Editoriale ·

Consapevolezza

Copertina dell’editoriale «Consapevolezza»

“Sono colto da un dubbio: che io forse abbia tanto amato la sigaretta per poter riversare su di essa la colpa della mia incapacità? Chissà se cessando di fumare io sarei divenuto l’uomo ideale e forte che m’aspettavo? Forse fu tale dubbio che mi legò al mio vizio perché è un modo comodo di vivere quello di credersi grande di una grandezza latente.”

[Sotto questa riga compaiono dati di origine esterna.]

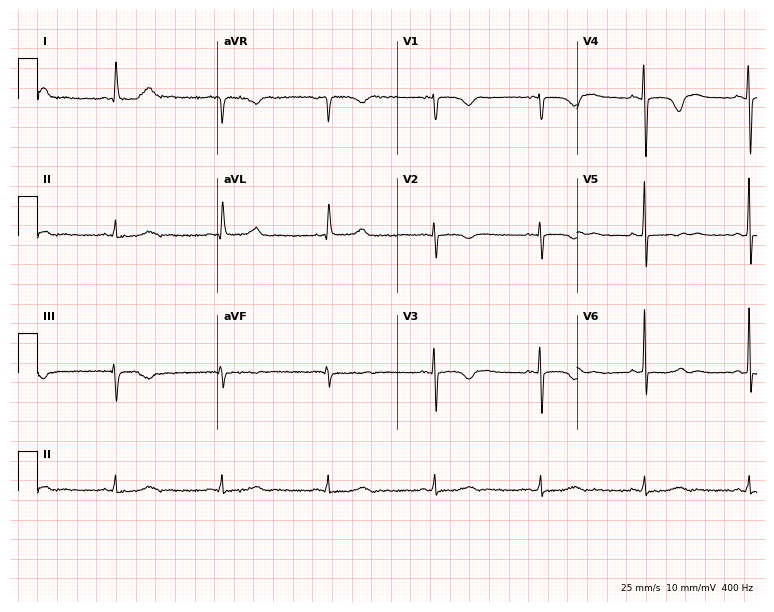
Resting 12-lead electrocardiogram. Patient: a 66-year-old female. None of these six findings is recorded: first-degree AV block, right bundle branch block, left bundle branch block, sinus bradycardia, atrial fibrillation, sinus tachycardia. Findings outside these six are not listed.

Italo Svevo (pseudonimo di Aron Hector Schmitz), uno dei massimi esponenti dell’espressione drammaturgica italiana, nel 1923 pubblica un’opera che in principio non riscosse molto successo ma, che sconvolgerà la letteratura psicoanalitica e soprattutto scosse il modo di pensare l’uomo rispetto ai propri limiti. Il successo dell’opera arrivò solo grazie all’intercessione di James Joyce che inviò l’opera in Francia e soprattutto grazie ad Eugenio Montale che in Italia pubblicò un saggio dal titolo “Omaggio a Svevo”.

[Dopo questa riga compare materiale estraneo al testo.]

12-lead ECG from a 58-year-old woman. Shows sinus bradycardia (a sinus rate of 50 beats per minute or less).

Protagonista della storia è Zeno Cosini, un commerciante di Trieste completamente dipendente dal fumo. Su spinta del proprio psicoanalista, il protagonista scrive un’autobiografia sulla propria esistenza finalizzata a guarire dal “vizio” . In questa autobiografia Zeno racconta alcuni episodi simbolici della propria vita, tutti però accomunati da un atteggiamento che è tipico dell’inettitudine, ovvero la patologia che logorerà il protagonista. La storia si articola attraverso una prefazione scritta dal Dottor S., psicanalista Freudiano, un preambolo nel quale emerge la patologia di Zeno ed un terzo capitolo nel quale viene trattato il vizio. Gli altri capitoli invece tratteranno alcuni eventi che hanno determinato la vita del protagonista: la morte del padre, la storia del suo matrimonio, la moglie e l’amante, la storia di un’associazione commerciale. Infine l’opera si chiude con una psico-analisi nella quale emerge la rinuncia alla terapia. L’inetto Sveviano è un uomo che è costantemente indeciso, incapace di prendere decisioni. Il tratto caratteristico di Zeno è l’infelicità rispetto a quella che è la propria classe sociale: la borghesia. Egli si sente inadeguato, inferiore e tuttavia non si discosta dai valori tipici che contraddistinguono la borghesia del tempo. Un continuo tormento insomma.

La coscienza di Zeno è un’opera profondamente moderna che ci lascia un messaggio molto forte: l’uomo è fortemente a disagio quando deve mettere in discussione sé stesso e sé stesso con gli altri. Che cos’è quindi la coscienza? Letteralmente il dizionario Treccani ci dice che la coscienza è “consapevolezza che il soggetto ha di sé stesso e del mondo esterno con cui è in rapporto, della propria identità e del complesso delle proprie attività interiori”. In tal senso è opportuno chiederci quale sia il rapporto tra coscienza e benessere. Ancora una volta è lo stesso Zeno a spiegare perfettamente questa particolare connessione attraverso il proprio “vizio”.

“Penso che la sigaretta abbia un gusto più intenso quand’è l’ultima. Anche le altre hanno un loro gusto speciale, ma meno intenso. L’ultima acquista il suo sapore dal sentimento della vittoria su sé stesso e la speranza di un prossimo futuro di forza e di salute.”

Ciò che è veramente importante è prendere coscienza di se stessi e delle proprie azioni. Il benessere passa soprattutto attraverso l’autocoscienza e la consapevolezza di ciò che l’uomo desidera. Il gusto dell’ultima sigaretta è diverso dalle altre perché è colmo di significato; si tratta della rivincita sugli errori commessi. Non è mai troppo tardi per rimediare: la coscienza è consapevolezza.